▶ Instructions to follow
Look through the lines below and extract any with the word "sind".

== Listed records ==

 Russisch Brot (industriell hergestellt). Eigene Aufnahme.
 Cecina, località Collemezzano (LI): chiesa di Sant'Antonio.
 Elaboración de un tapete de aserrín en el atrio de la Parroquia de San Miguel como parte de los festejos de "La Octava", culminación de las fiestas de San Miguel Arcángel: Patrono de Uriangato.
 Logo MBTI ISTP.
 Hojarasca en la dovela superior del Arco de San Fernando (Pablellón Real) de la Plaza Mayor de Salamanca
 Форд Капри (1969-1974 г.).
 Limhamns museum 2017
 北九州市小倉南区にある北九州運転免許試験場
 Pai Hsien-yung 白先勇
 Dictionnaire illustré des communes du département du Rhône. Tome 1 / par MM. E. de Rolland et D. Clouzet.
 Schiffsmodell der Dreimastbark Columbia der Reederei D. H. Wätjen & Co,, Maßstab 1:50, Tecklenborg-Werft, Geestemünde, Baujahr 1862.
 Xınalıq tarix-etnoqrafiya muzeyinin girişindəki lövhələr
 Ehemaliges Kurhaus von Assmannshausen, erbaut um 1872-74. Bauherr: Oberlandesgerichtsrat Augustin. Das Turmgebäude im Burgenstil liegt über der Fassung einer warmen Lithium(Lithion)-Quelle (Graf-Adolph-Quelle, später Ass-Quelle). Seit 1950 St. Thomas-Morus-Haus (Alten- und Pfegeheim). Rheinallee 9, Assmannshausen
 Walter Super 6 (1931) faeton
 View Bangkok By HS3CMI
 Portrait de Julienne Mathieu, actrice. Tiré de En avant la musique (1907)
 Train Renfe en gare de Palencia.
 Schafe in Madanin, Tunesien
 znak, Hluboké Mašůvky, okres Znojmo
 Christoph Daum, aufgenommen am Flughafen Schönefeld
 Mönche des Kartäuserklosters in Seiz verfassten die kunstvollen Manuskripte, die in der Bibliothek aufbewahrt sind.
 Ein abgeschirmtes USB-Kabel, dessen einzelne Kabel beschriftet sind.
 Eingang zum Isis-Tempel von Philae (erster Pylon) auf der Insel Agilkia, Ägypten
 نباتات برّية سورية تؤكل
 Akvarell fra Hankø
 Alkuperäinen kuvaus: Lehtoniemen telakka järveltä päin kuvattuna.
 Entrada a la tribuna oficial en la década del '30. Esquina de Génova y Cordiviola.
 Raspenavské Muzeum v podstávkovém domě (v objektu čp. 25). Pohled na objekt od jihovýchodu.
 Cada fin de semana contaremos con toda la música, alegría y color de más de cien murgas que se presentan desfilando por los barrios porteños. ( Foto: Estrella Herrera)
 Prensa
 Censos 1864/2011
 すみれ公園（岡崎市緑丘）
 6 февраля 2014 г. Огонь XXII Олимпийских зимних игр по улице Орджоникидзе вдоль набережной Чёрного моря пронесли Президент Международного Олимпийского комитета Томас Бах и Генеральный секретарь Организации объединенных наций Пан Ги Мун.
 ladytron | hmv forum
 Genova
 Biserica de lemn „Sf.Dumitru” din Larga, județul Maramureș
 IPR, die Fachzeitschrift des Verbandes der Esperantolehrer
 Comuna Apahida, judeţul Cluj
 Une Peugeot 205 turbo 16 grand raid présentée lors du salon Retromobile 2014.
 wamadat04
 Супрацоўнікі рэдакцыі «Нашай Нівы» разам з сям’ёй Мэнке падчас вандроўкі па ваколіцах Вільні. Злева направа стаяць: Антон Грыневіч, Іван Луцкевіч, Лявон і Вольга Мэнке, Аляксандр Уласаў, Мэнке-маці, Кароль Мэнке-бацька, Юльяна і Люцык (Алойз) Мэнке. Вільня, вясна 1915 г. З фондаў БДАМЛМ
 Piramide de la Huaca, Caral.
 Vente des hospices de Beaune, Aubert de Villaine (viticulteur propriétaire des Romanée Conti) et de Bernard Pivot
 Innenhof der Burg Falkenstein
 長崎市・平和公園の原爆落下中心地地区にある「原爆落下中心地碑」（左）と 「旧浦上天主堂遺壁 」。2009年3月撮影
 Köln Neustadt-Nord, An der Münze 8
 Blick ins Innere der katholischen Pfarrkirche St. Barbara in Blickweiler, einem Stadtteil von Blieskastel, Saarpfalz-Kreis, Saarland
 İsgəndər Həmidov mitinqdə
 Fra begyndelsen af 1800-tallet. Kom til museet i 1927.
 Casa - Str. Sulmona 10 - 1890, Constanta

===

▶ Expected output
 Mönche des Kartäuserklosters in Seiz verfassten die kunstvollen Manuskripte, die in der Bibliothek aufbewahrt sind.
 Ein abgeschirmtes USB-Kabel, dessen einzelne Kabel beschriftet sind.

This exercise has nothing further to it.